The Last Wish – Andrzej Sapkowski

Everyone always tries to find something else to do instead of writing their dissertations. It’s a fact we all need to accept, is that when your coursemate brags they’ve started it or done a massive amount of progress on it, the truth is they’re probably 3 seasons deep into a Netflix Original and they need to hide it. Over the summer though, I was not 3 seasons deep into a Netflix Original, but rather watching someone else get 90 hours deep into The Witcher 3.

I quickly became enchanted with the world of Geralt the Witcher; from the monster hunting, to the fantasy setting and the crap haircuts we would give him before important looking cutscenes, The Witcher was a good escape from the 10 to 10 monotony of my summer waitressing job. Who would honestly be wanting to take the orders of screaming children when you could be getting drunk trying to fight a vampire?
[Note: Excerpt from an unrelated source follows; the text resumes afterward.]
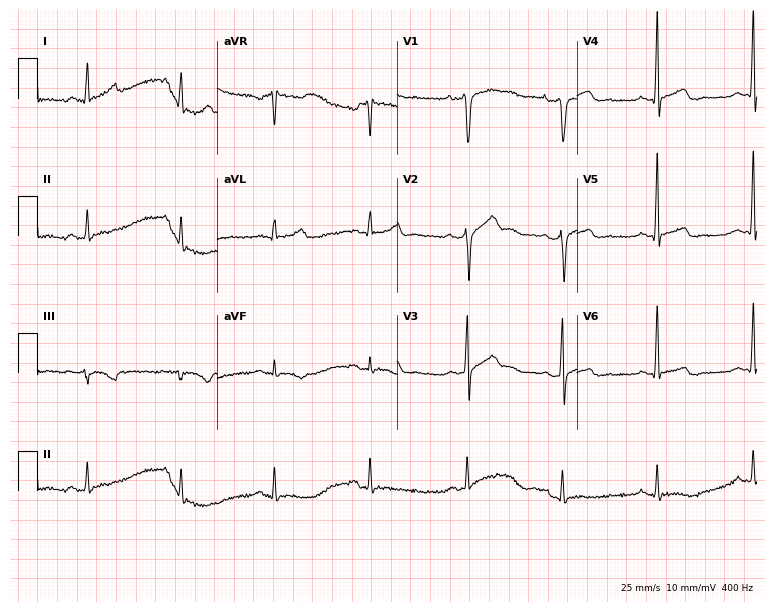
Standard 12-lead ECG recorded from a male patient, 43 years old. None of these six findings is recorded: first-degree AV block, right bundle branch block, left bundle branch block, sinus bradycardia, atrial fibrillation, sinus tachycardia. Findings outside these six are not listed.

However as my hours ramped up and the summer ended, my flatmate’s journey with Geralt was wrapped up but I was left wanting more. So when I found out that the game actually was based on a series of books, I immediately ordered the first, apprehensive to see if the books measured up to the fantastic universe I had become so fond of.

Honestly, it did. There’s a lot of differences between books and games as a medium, for example you get to see a lot more into a character’s head and what they’re thinking which is something you can’t achieve with games without having awkward asides every five seconds. The book made it easier to get into the head of Geralt without it feeling like it dragged, and the stories were a lot better when you didn’t have to travel across a map to access them. With a turn of the page, you’re at the next adventure.

When it comes to personal preference as well, one of the main perks of the book is that it follows the romantic route that I enjoyed most from the game. The love interest that I picked out for Geralt was Yennefer of Vengerberg, a sorceress Geralt raised a child with and ultimately had a lot of history with. Yennefer to me was Geralt’s ‘forever girl’ and the game didn’t give me enough of that romance, however with the books Yennefer is the only romantic interest and I love seeing her romantic interactions with Geralt.

Overall, whilst I haven’t made my mind up on which is better. Since I’ve only read one book in Sapkowski’s series, I think I need to give the others a chance before I make a final decision. However, if you’re a The Witcher fan who wants another chance to explore a fantastic universe then I would definitely recommend the series. Since well … it made the games famous you know.